Robot controllers are often optimised for a single robot in a single environment. This approach proves brittle, as such a controller will often fail to produce sensible behavior for a new morphology or environment. In comparison, animal gaits are robust and versatile. By observing animals, and attempting to extract general principles of locomotion from their movement, we aim to design a single decentralised controller applicable to diverse morphologies and environments.

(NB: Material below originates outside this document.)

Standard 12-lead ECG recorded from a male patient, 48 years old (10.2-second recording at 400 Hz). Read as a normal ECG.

The controller implements the three components 1) undulation, 2) peristalsis, and 3) leg motion, which we believe are the essential elements in most animal gaits. The controller is tested on a variety of simulated centipede-like robots. The centipede is chosen as inspiration because it moves using both body contractions and legged locomotion. For a controller to work in qualitatively different settings, it must also be able to exhibit qualitatively different behaviors. We find that six different modes of locomotion emerge from our controller in response to environmental and morphological changes. We also find that different parts of the centipede model can exhibit different modes of locomotion, simultaneously, based on local morphological features. This controller can potentially aid in the design or evolution of robots, by quickly testing the potential of a morphology, or be used to get insights about underlying locomotion principles in the centipede.

翻译：机器人控制器通常针对单一机器人在单一环境中进行优化。这种方法被证明是脆弱的，因为这样的控制器在面对新的形态或环境时，常常无法产生合理的行为。相比之下，动物的步态则具有鲁棒性和多功能性。通过观察动物，并试图从其运动中提取运动的一般性原则，我们的目标是设计一种适用于多种形态和环境的单一分布式控制器。该控制器实现了三个组成部分：1）波动，2）蠕动，以及3）腿部运动，我们相信这些是大多数动物步态的基本要素。该控制器在多种模拟的类蜈蚣机器人上进行了测试。选择蜈蚣作为灵感来源，是因为它同时利用身体收缩和足式运动进行移动。为了使控制器能够在性质不同的环境中工作，它还必须能够展现出性质不同的行为。我们发现，我们的控制器能够响应环境和形态的变化，涌现出六种不同的运动模式。我们还发现，基于局部的形态特征，蜈蚣模型的不同部分可以同时展现出不同的运动模式。该控制器有望通过快速测试形态的潜力来辅助机器人的设计或进化，或用于深入理解蜈蚣运动的基本原理。